What is being asked
Skip the images and copy each record exactly as written.

Stored entries:
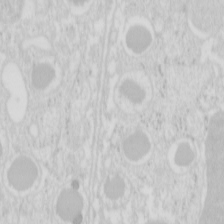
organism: Mouse
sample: Pancreas
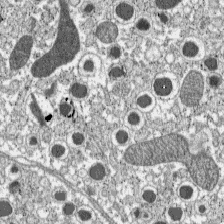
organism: C57BL Mouse
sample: Pancreatic islet
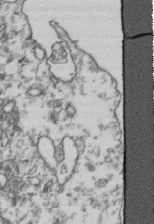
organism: Human
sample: Activated Jurkat CD4+ T cells
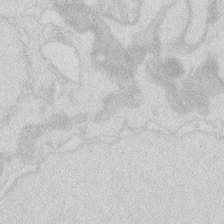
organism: Zebrafish
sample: Macrophage
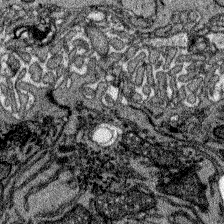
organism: Zebrafish
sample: Larval olfactory bulb
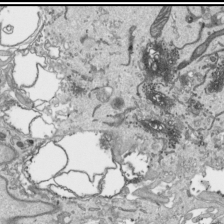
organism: Human
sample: Mitochondria in HCT116 cells
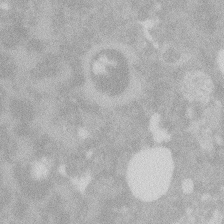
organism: Zebrafish
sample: Macrophage
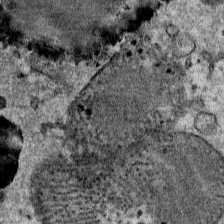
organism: Mouse
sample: Mouse Salivary gland
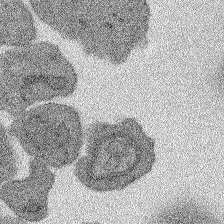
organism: Human
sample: HeLa cells
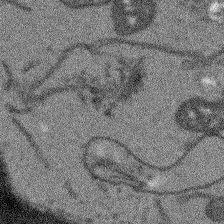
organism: Arabidopsis thaliana
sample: Root tip
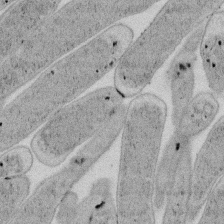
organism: E. coli
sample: Bacterial nucleoid
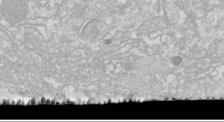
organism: Drosophila
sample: Cell division; meiosis; drosophila spermatocytes
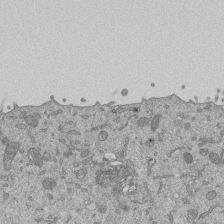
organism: Mouse
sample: ED-1 cell nuclei; centrioles
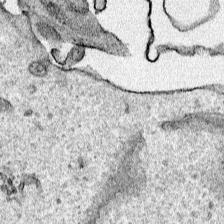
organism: Human
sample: Mitochondria in HCT116 cells
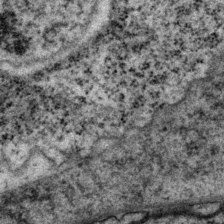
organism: P. pacificus
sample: Pharynx
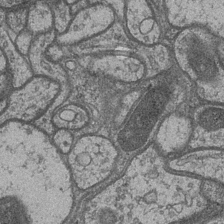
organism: Drosophila
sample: Optic medulla
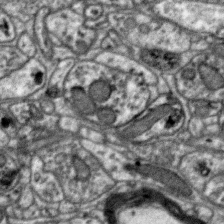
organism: Zebra finch
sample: Brain
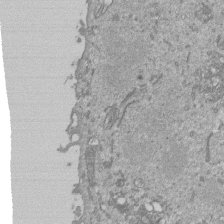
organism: Mouse
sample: ED-1 cell nuclei; centrioles
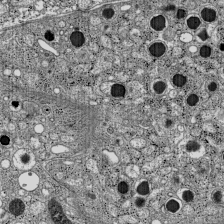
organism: C57BL Mouse
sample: Pancreatic islet
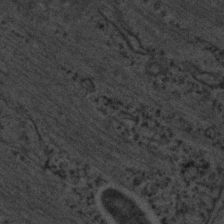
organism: C. elegans
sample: C. elegans embryo
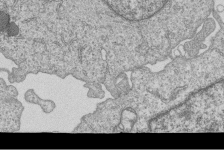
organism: Human
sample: MDA-MB-231 cells
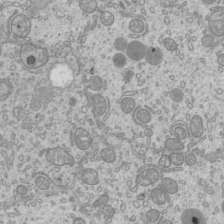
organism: Mouse
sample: Cilia; mouse epididymis
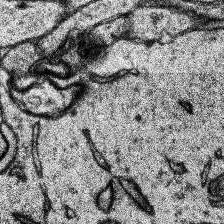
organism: Human
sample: Temporal Lobe
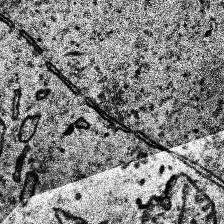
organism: Human
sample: Temporal Lobe
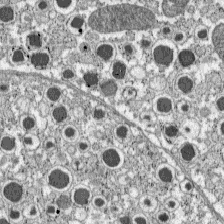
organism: C57BL Mouse
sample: Pancreatic islet
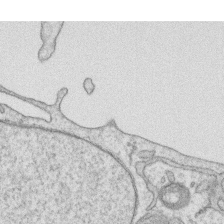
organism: Human
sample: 1205lu cells
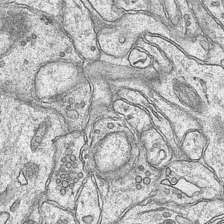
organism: Mouse
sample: CA1 Hippocampus
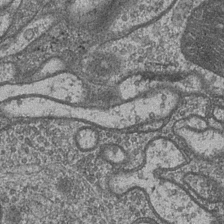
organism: Drosophila
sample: Optic medulla
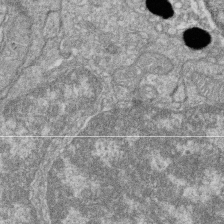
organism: Zebrafish
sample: Cilia; retinal pigment epithelium
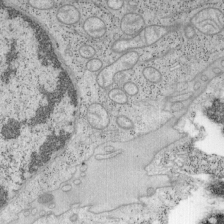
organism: Mouse
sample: OT-I killer T cells with ID8 ovarian cancer cells
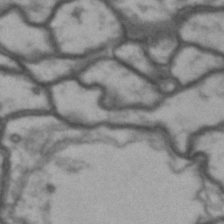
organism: Drosophila
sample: Brain
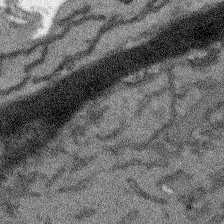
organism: Arabidopsis thaliana
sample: Root tip
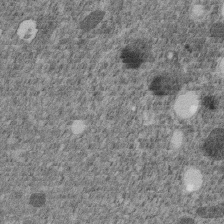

Answer space
organism: Mouse
sample: Pancreas
organism: C57BL Mouse
sample: Pancreatic islet
organism: Human
sample: Activated Jurkat CD4+ T cells
organism: Zebrafish
sample: Macrophage
organism: Zebrafish
sample: Larval olfactory bulb
organism: Human
sample: Mitochondria in HCT116 cells
organism: Zebrafish
sample: Macrophage
organism: Mouse
sample: Mouse Salivary gland
organism: Human
sample: HeLa cells
organism: Arabidopsis thaliana
sample: Root tip
organism: E. coli
sample: Bacterial nucleoid
organism: Drosophila
sample: Cell division; meiosis; drosophila spermatocytes
organism: Mouse
sample: ED-1 cell nuclei; centrioles
organism: Human
sample: Mitochondria in HCT116 cells
organism: P. pacificus
sample: Pharynx
organism: Drosophila
sample: Optic medulla
organism: Zebra finch
sample: Brain
organism: Mouse
sample: ED-1 cell nuclei; centrioles
organism: C57BL Mouse
sample: Pancreatic islet
organism: C. elegans
sample: C. elegans embryo
organism: Human
sample: MDA-MB-231 cells
organism: Mouse
sample: Cilia; mouse epididymis
organism: Human
sample: Temporal Lobe
organism: Human
sample: Temporal Lobe
organism: C57BL Mouse
sample: Pancreatic islet
organism: Human
sample: 1205lu cells
organism: Mouse
sample: CA1 Hippocampus
organism: Drosophila
sample: Optic medulla
organism: Zebrafish
sample: Cilia; retinal pigment epithelium
organism: Mouse
sample: OT-I killer T cells with ID8 ovarian cancer cells
organism: Drosophila
sample: Brain
organism: Arabidopsis thaliana
sample: Root tip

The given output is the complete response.